Thanks to the Delboeuf Illusion, downsizing your plates will reduce the number of calories you are eating and allow you to feel satisfied at the same time. Forget about willpower and motivation and let the plate control your portion for you. You can safely and happily eat a full plate of food and still lose weight, just start with a smaller plate.
2. Pick a Color That Makes Life Easy
The size of your plate isn’t the only thing that determines how much you eat. Wansink and van Ittersum have discovered that the color of your plate matters, too.
The two men conducted an experiment where they examined the relationship between plate color and serving size. The researchers instructed one group of participants to serve themselves pasta pre-mixed with a red tomato sauce and a second group to serve themselves pasta pre-mixed with a white Alfredo sauce. Each person was randomly given a white plate or a dark red plate.

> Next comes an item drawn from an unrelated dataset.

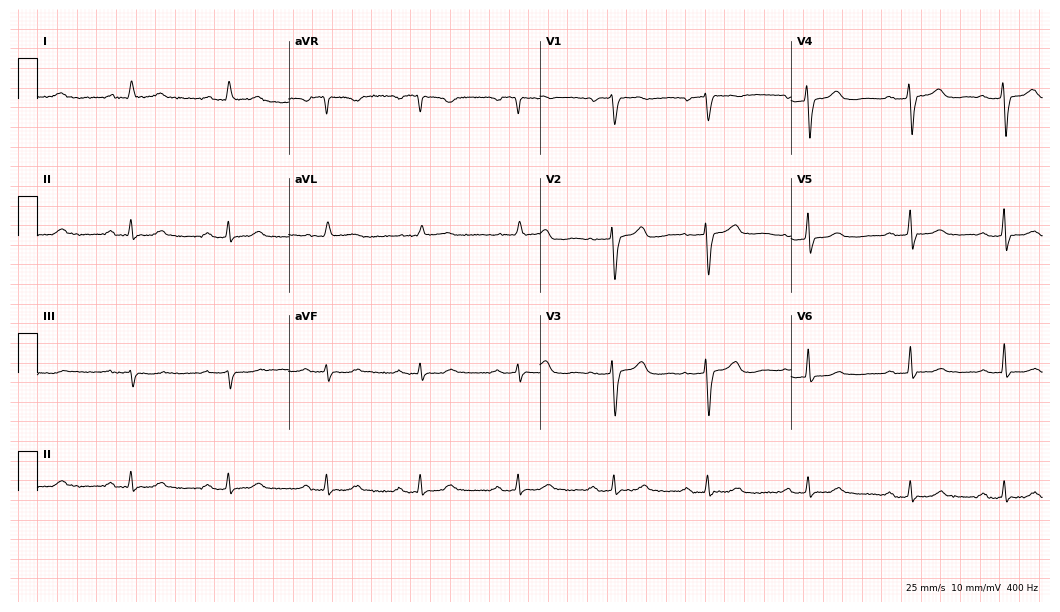
12-lead ECG from a female, 69 years old. Shows first-degree AV block.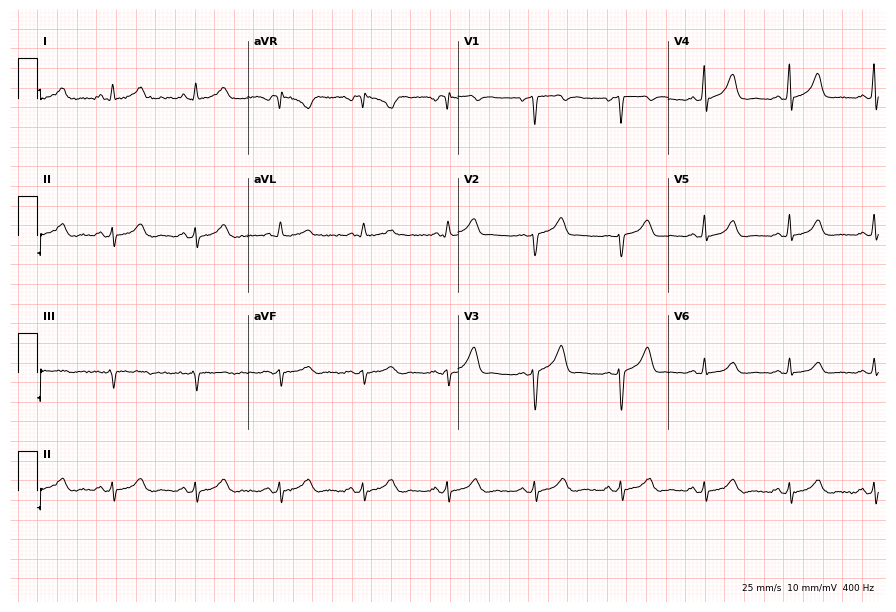
12-lead ECG from a female, 45 years old. Screened for six findings — first-degree AV block, right bundle branch block, left bundle branch block, sinus bradycardia, atrial fibrillation, sinus tachycardia — none is recorded. Other findings, if any, are not listed.

The researchers discovered that when the color of a participant’s plate matched the color of their food, they served themselves almost 30 percent more. In other words, if you ate pasta with red tomato sauce on a dark red plate, you ate almost 30 percent more than you would if you had used a white plate. The same was true for eating pasta with a white Alfredo sauce on a white plate compared to a dark red plate.

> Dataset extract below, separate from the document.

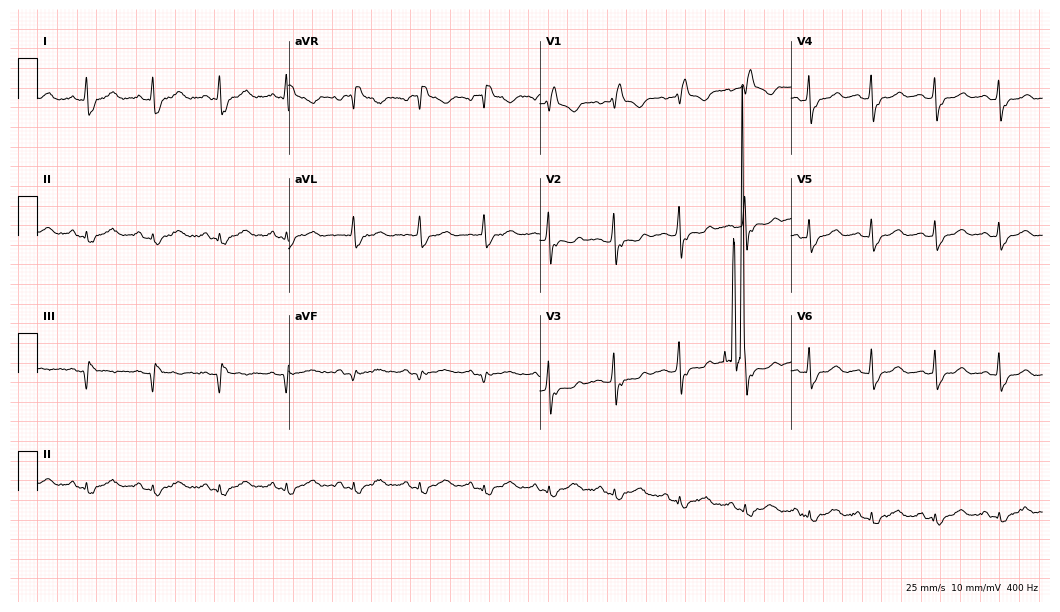
12-lead ECG from a female, 57 years old. Screened for six findings — first-degree AV block, right bundle branch block, left bundle branch block, sinus bradycardia, atrial fibrillation, sinus tachycardia — none is recorded. Only these six findings were labelled.

The reason behind this drastic difference in serving size is that when the color of your food blends in with the color of your plate, then the amount of food doesn’t appear to be as large. The result is that you will end up scooping more food onto the plate. Look at the color contrast in the image below to get a sense of this effect.

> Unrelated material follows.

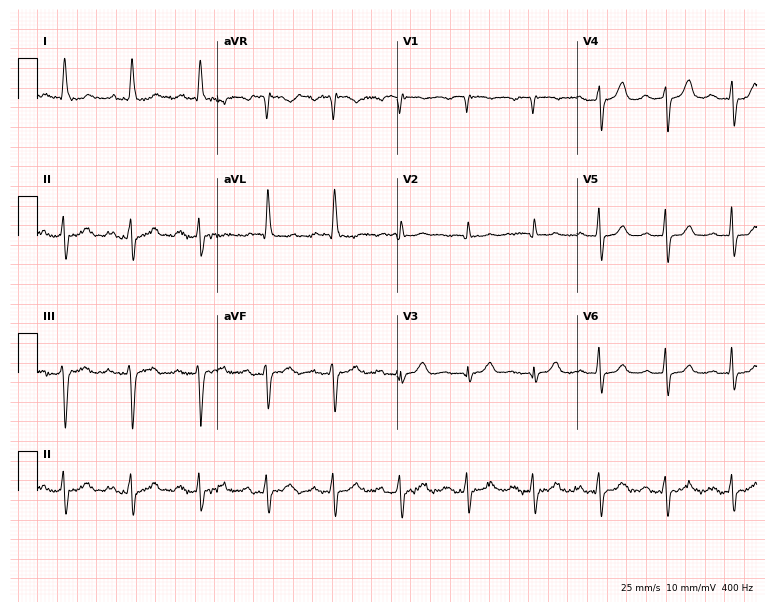
ECG — a female patient, 84 years old. Findings include first-degree AV block.

Imagine a meal with rice, chicken, and broccoli. The color of your food tends to blend in with the white plate on the left, while it stands out clearly from the red plate on the right. You are more likely to scoop large portions onto the white plate because the food blends in with the color of the plate and doesn’t appear to be as large.
The higher contrast in plate color to food color will automatically prevent you from throwing an extra scoop onto the plate. Typically, this isn’t something you will think about, your mind will just realize that you don’t need another serving. You don’t have to rely on motivation because the color of the plate is helping your mind make the decision for you.
How to Make This Work in Your Life
I tend to eat a protein-heavy diet with a moderate amount of carbohydrates and fats.
Based on the research, if I had to choose a color for my dinner plates, I would choose dark green. Presumably, this color would contrast with most foods that I would want to limit: pastas, potatoes, cereals, and grains. At the same time, I would enjoy a positive effect from the dark green color: over-serving helpings of broccoli, spinach, and leafy greens.
If you want to change the way you eat, then you have two options.
The first option is to remember to eat differently, which is more commonly known as dieting. Dieting is hard and depriving yourself of certain foods drains your willpower. As your motivation dwindles, the likelihood that you will stick to your diet drops. Human beings are creatures of habit and overriding your current eating patterns is a difficult thing to do. The reason most diets fail isn’t because we switch to the wrong foods, it’s because we don’t actually follow the diet over the long term.
The second option is that you can shift your eating behavior by designing the environment around you. Changing certain cues, like the color and size of your plate, is a simple way to take advantage of the way your mind works and alter your eating patterns without actively thinking about it. If you’re looking for easy ways to lose weight, then making a few changes to your environment can make life much easier.